YOUR OBJECTIVE:
Please return only the lines between the line with "09.04.1933 Palmsonntag: Hilbersdorf" and the final line of the entries, both included, and exclude pictures.

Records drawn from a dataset
<<<<

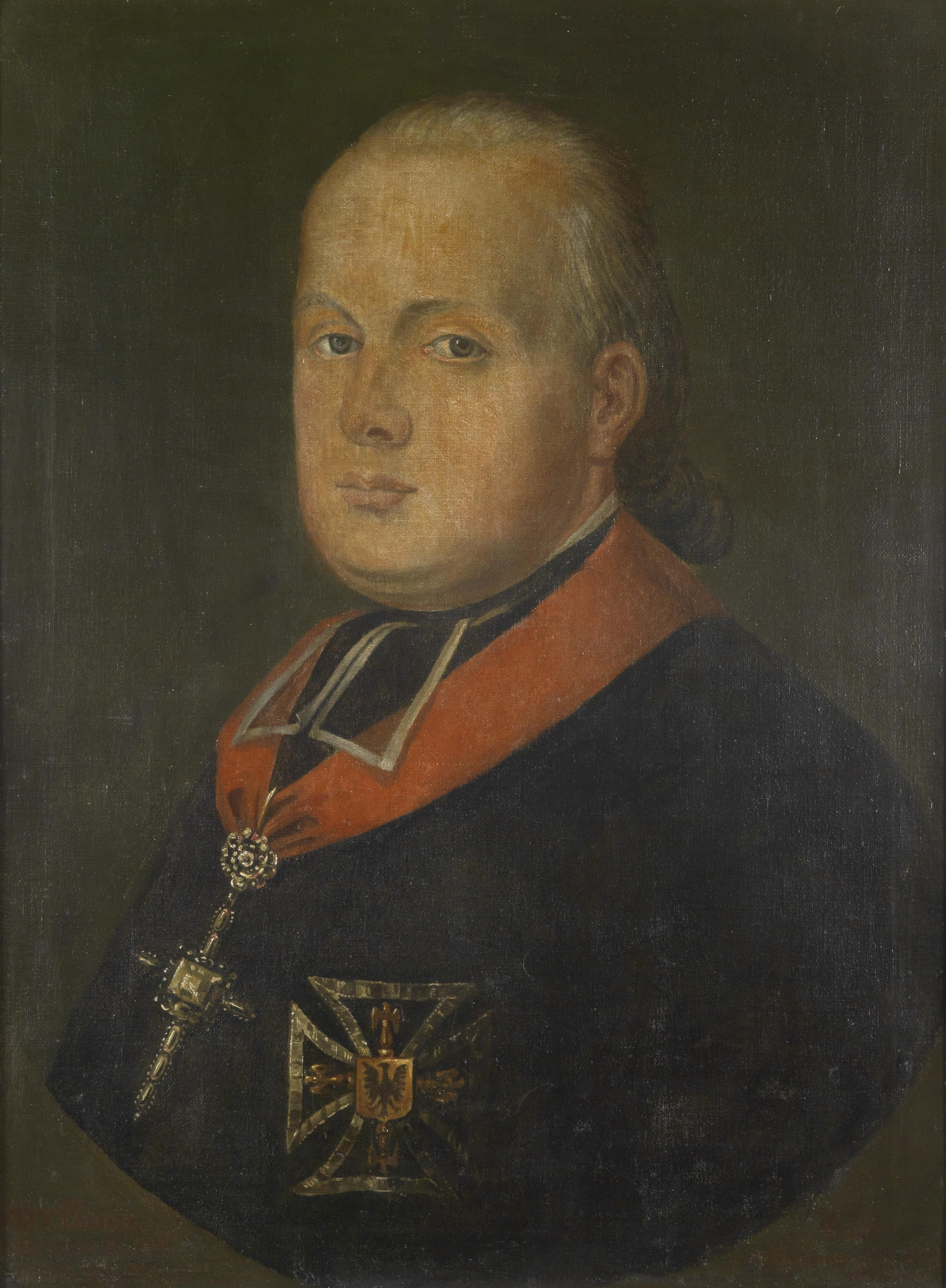 Erzherzog Maximilian Franz von Österreich, Porträt als Kurfürst-Erzbischof von Köln und Hoch- und Deutschmeister
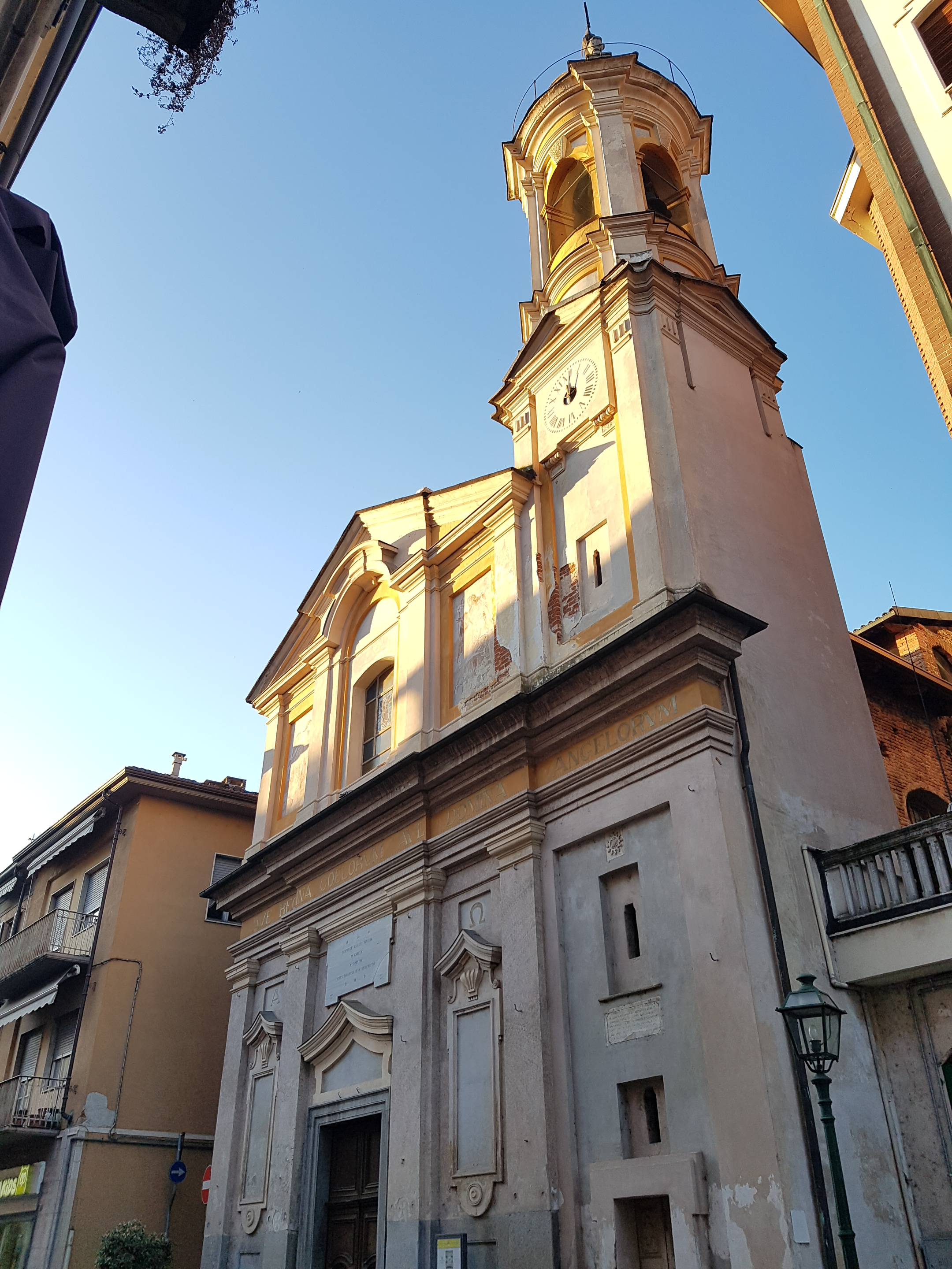 Santa Maria degli Angeli (XV sec., XVIII sec.), Chivasso, Piemonte
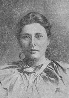 Sof'ja Grigor'evna Anan'eva Rabinovic (1856-1942), moglie di Petr Kropotkin (1842-1921)
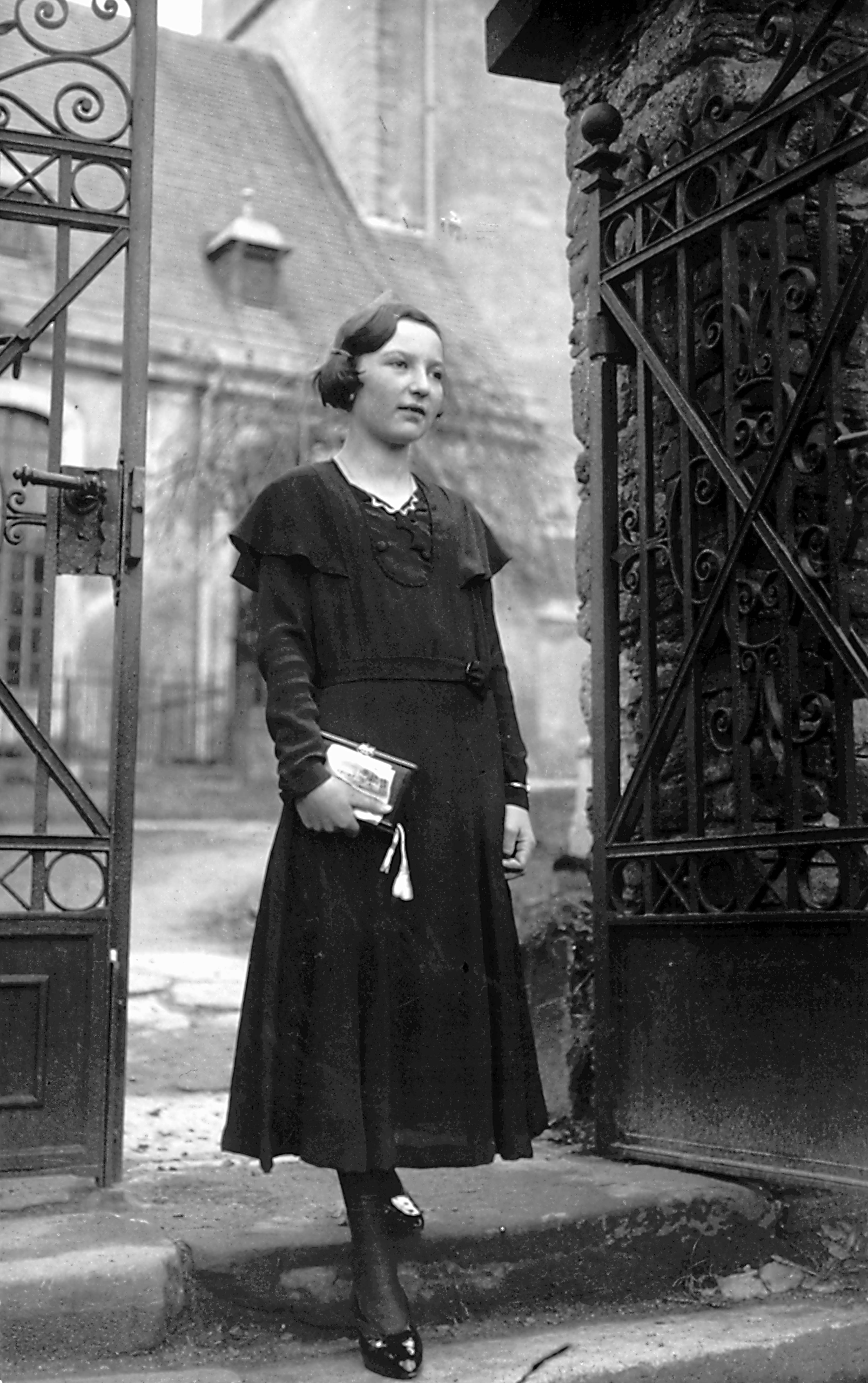 09.04.1933 Palmsonntag: Hilbersdorf bei Freiberg/Sa.: Konfirmandin vor der Dorfkirche (GMP: 50.910975,13.392068) Hilbersdorf.
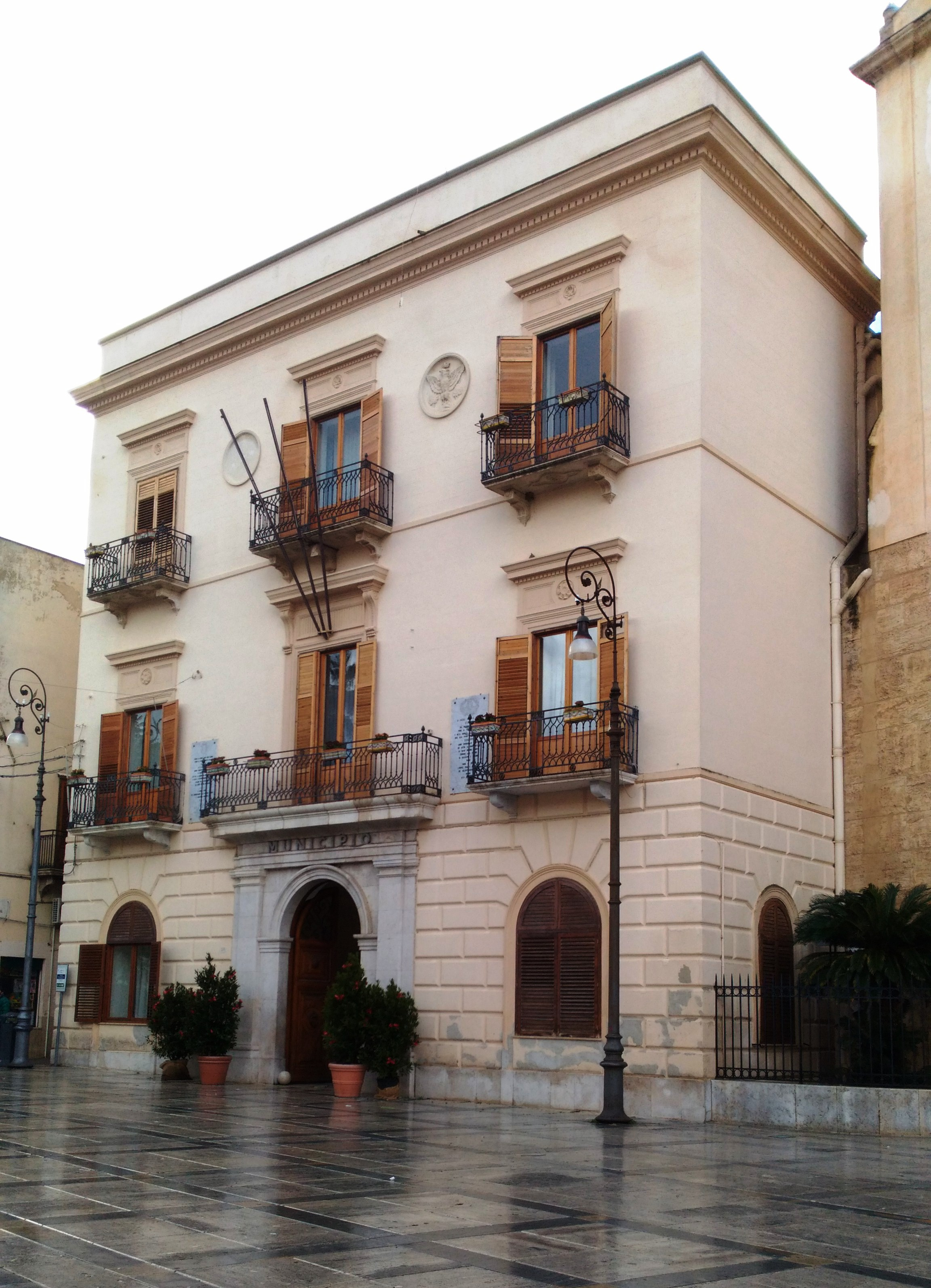 Palazzo Comunale

>>>>

EXPECTED OUTPUT:
 09.04.1933 Palmsonntag: Hilbersdorf bei Freiberg/Sa.: Konfirmandin vor der Dorfkirche (GMP: 50.910975,13.392068) Hilbersdorf.
 Palazzo Comunale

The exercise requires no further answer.